World Battlefronts, STRATEGY: Hand Across the Seas

3 minute read
TIME

The Jap spread his little hands. His planunfolded. The world saw that the Philippines, Singapore, the threatened Indies and frightened Australia were enormous incidents in a strategy even bigger than any of his foes had conceived or feared. The Jap was not only fighting for the riches, the places, the physical possessions of the Far Pacific, but for even more.

He was after sea lanes. It was for them, and for the world power that they could give him, that he reached when his forces closed on Singapore; when he drove at the East Indies’ heart and center through Macassar Strait; when, last week, on the easternmost flank of the Indian Archipelago, he squatted in the Bismarcks, the Solomon Islands, New Britain, New Guinea.

Each lane he snipped lengthened the distance that U.S. aid must go to reach the Indies, Singapore, Burma, China. More important than the rubber, oil, tin, platinum, coffee, quinine which the Jap’s conquests brought him was his occupation of key points. A little farther and he could cut off the U.S. from all routes to the eastern battlefront except around Australia. But now the westernmost prong of the Japanese attack, in and around New Guinea, threatened even the U.S. route to Australia and raised yet another rampart across the Americas’ Pacific routes.

Yellow Lava. When the Allies divided Germany’s Pacific empire after World War I, Australia shared New Guinea half-&-half with the Dutch, also got the neighboring Bismarck Archipelago and renamed its chief islands New Britain and New Ireland. Similarly mandated to Australia were the nearby, seemingly insignificant Solomons. Japan got the Marshalls and the Carolines. All the mandating powers promised not to fortify their new protectorates.

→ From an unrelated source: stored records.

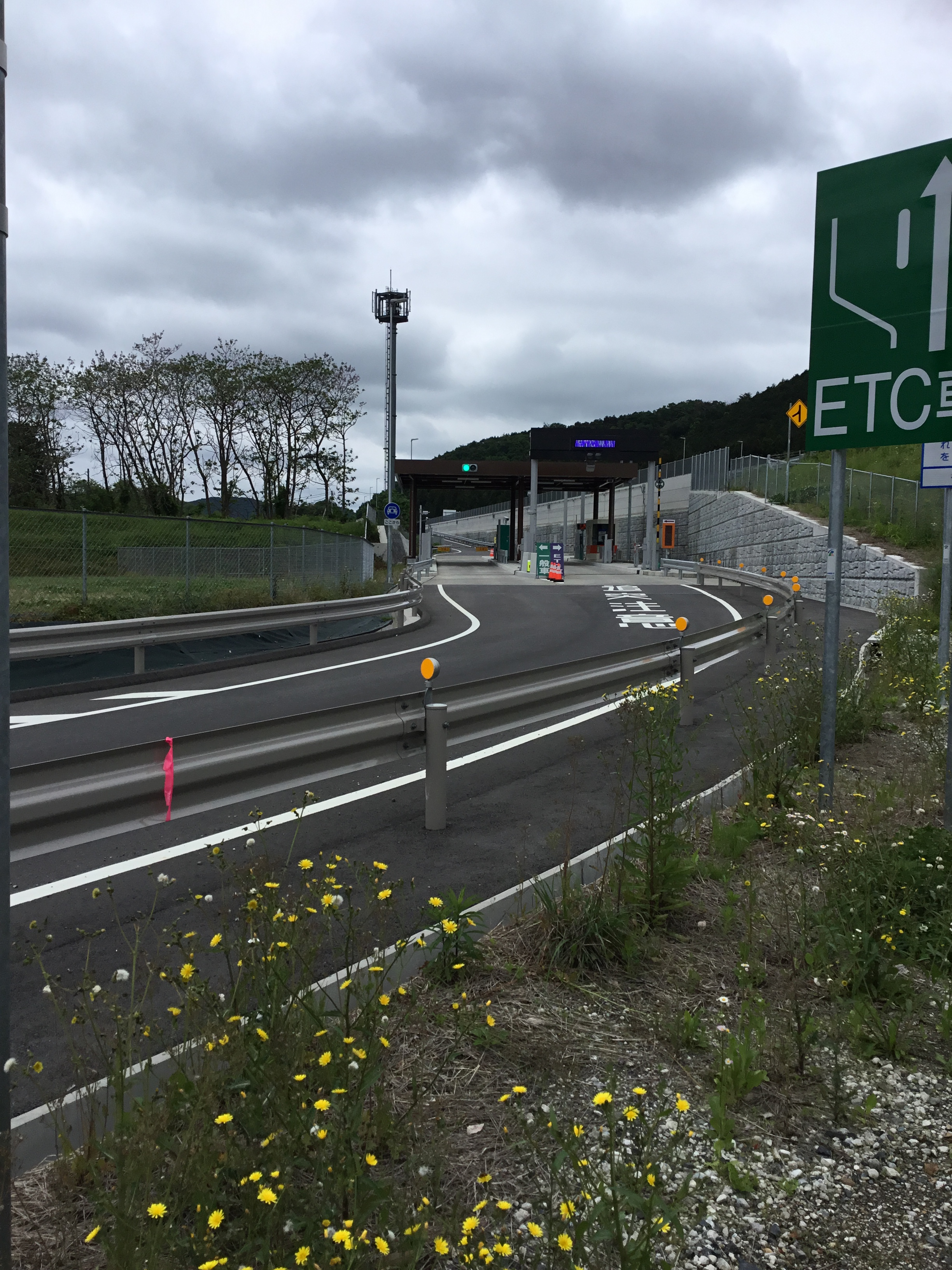 篠井インターチェンジ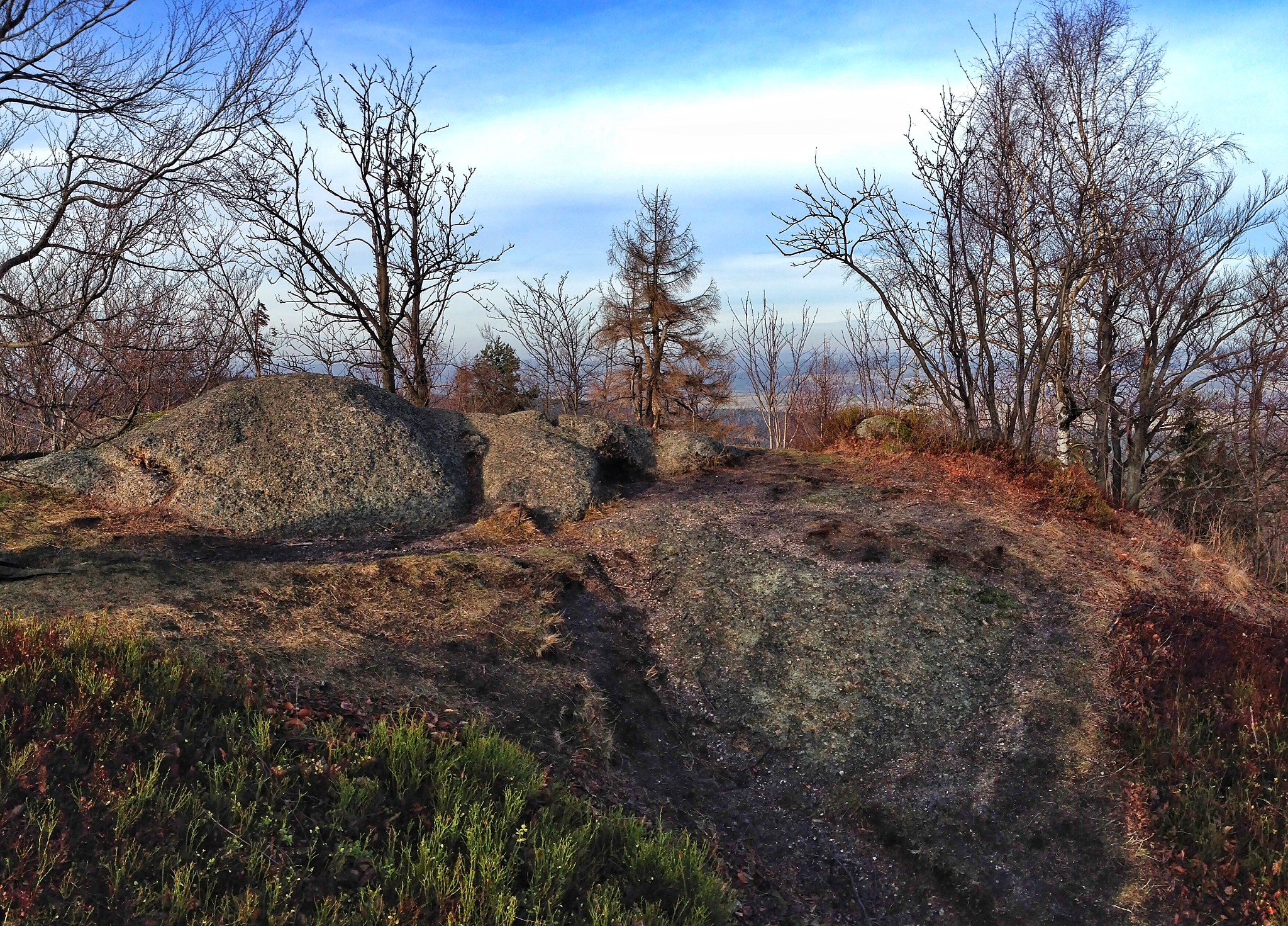 Vrchol Oldřichovského Špičáku (724 m) v Jizerských horách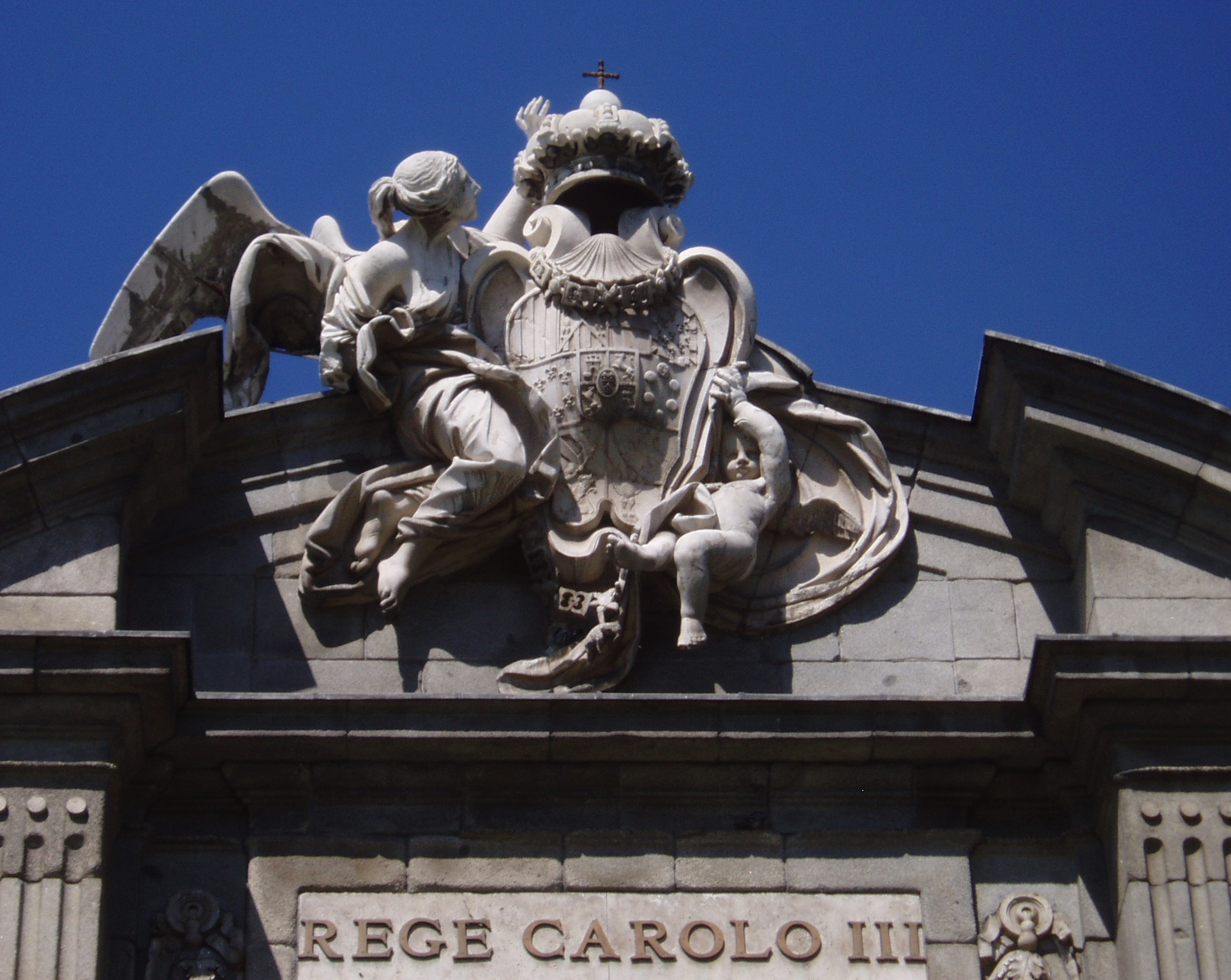 Puerta de Alcalá, Madrid (Spain). Escudo, fachada este.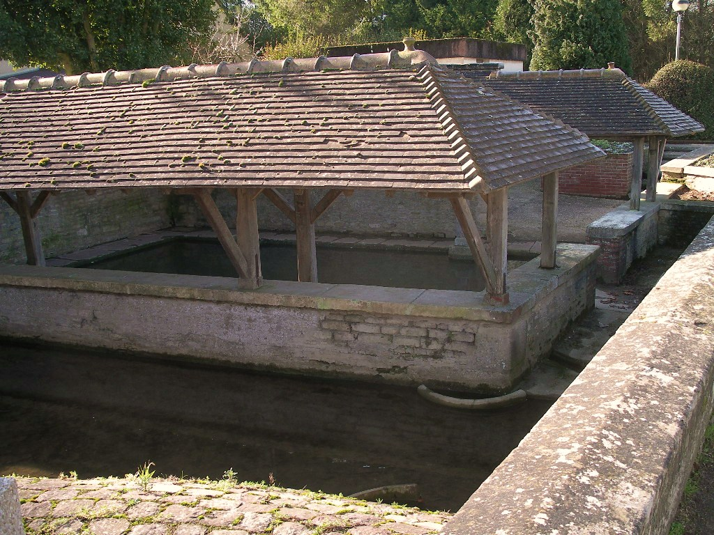 Lavoir d'Hérouvillette (Calvados)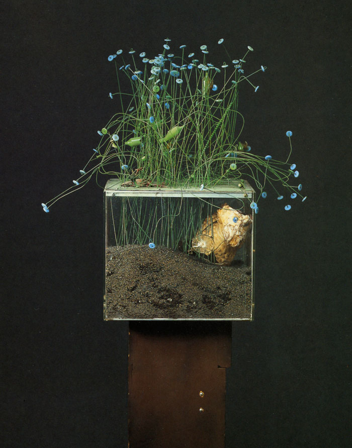 Sprechender Kasten von Irma Hünerfauh, Titel: Krieg - auch Tiere leiden, um 1986

Last week the Jap came to Rabaul on New Britain. He arrived in 100 bombers, probably from the Carolines, which he has fortified regardless of his pledge. Death from the skies was no new thing for Rabaul; in 1937 two volcanoes reared an arc of steam and lava 4,000 feet above the town. Two hundred and sixty people were killed. Jap bombers killed eleven.

Then the enemy came by sea. Rabaul sighted three carriers, five transports near its harbor, saw planes overhead. Aussie militiamen radioed that they would blow up the town’s wharf and power station and retreat fighting. Then no more was heard from Rabaul by radio. The Jap landed in the Solomons, in New Ireland, at a few tentative points in ill-defended New Guinea.

The little hands were gathering up the sea lanes.